Home of the Innocents Health Care Center Abuse and Neglect Attorneys

Home of the Innocents Health Care CenterDo you suspect that your young loved one is being mistreated, abused, or neglected while residing in a Jefferson County Health Care Center? If so, it is essential to contact the Kentucky Nursing Home Law Center attorneys now for immediate legal intervention. Our team of lawyers has handled cases just like yours and can help your family too.

We will use our courtroom experience and comprehensive understanding of Kentucky tort law to ensure your family will be adequately compensated for your damages. We will use criminal law to ensure that those who responsible for causing the harm will be held legally accountable. Let us begin working on your case today to ensure justice is served.

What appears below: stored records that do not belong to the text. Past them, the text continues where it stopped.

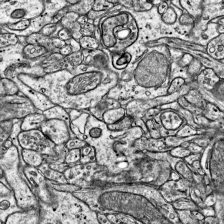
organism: Mouse
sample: Visual Cortex
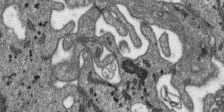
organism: Human
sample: Lung epithelial cells infected with SARS-CoV-2
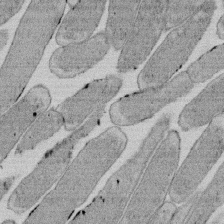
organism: E. coli
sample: Bacterial nucleoid
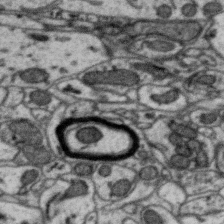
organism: Zebra finch
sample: Brain
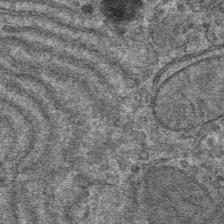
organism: Mouse
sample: Mouse hepatocytes
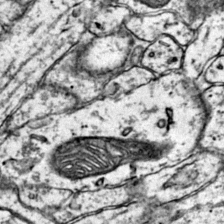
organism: Mouse
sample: Primary visual cortex
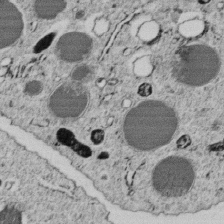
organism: C. elegans
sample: C. elegans embryo early stage
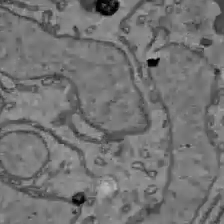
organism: C57BL Mouse
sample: Liver
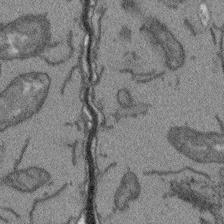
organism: Arabidopsis thaliana
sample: Root tip
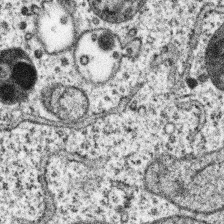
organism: Human
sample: HeLa cells
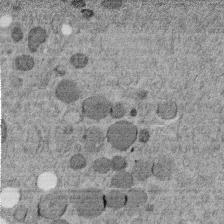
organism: C. elegans
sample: C. elegans embryo early stage
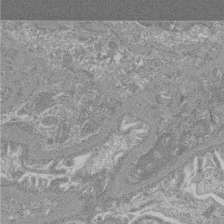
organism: Mouse
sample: Glomerulus
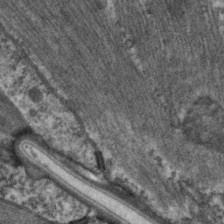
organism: C. elegans
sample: Pharynx
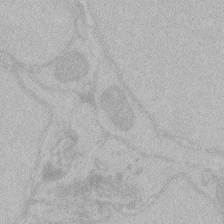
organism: Zebrafish
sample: Macrophage infected with Toxoplasma gondii
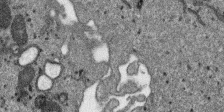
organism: Human
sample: Lung epithelial cells infected with SARS-CoV-2

Home of the Innocents Health Care Center

This nursing home is a "not for profit" center providing cares and services to residents of Louisville and Jefferson County, Kentucky. The Medicare/Medicaid-participating 76-certified bed nursing facility is located at:

1100 East Market Street
Louisville, Kentucky, 40206
(502) 596-1000
Home of the Innocents Health Care Center

In addition to providing 24/7 care, Home of the Innocents provides other services including:

  • Around-the-clock primary care
  • Respite care
  • Therapy programs
  • Ventilator support
  • Emergency shelter
  • Residential treatments including one on one therapy
  • Field trips
Fined $13,627 for substandard care

Financial Penalties and Violations

The state and federal investigators have the legal authority to penalize any facility that has been cited for a serious violation that harmed or could have harmed in nursing center resident. Typically, these penalties include imposed monetary fines and denial of payment for Medicare services.

Within the last three years, nursing home regulators imposed a monetary fine for $13,627 against Home of the Innocents Health Care Center citing substandard care. Also, the facility self-reported one issue that resulted in a citation. Additional information about penalties can be found on the Kentucky Department of Health Care Nursing Home Reporting Website.

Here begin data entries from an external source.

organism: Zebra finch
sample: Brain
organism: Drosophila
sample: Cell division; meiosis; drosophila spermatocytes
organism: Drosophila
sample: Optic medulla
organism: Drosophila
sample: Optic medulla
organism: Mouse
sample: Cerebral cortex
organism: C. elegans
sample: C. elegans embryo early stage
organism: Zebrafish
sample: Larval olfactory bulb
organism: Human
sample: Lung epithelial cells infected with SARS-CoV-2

Louisville Kentucky Nursing Home Safety Concerns

One Star Rating

Information on every intermediate and long-term care home in the state can be reviewed on government-owned and operated database websites including Medicare.gov and the Kentucky Department of Public Health website.

According to Medicare, this facility maintains an overall rating of one out of five stars, including two out of five stars concerning health inspections, one out of five stars for staffing issues and one out of five stars for quality measures. The Jefferson County neglect attorneys at the Nursing Home Law Center have found serious deficiencies and safety concerns at Home of the Innocents Health Care Center that include:

  • Failure to Protect Every Resident from All Forms of Abuse Including Physical, Mental, Sexual Assault, Physical Punishment and Neglect by Anybody
  • In a summary statement of deficiencies dated February 2018, the state investigative team noted that the nursing home “failed to have an effective system to protect one resident from abuse. Record review and staff interviews revealed that the facility was aware of [the resident’s] sexually acting up behaviors at the facility and the school.”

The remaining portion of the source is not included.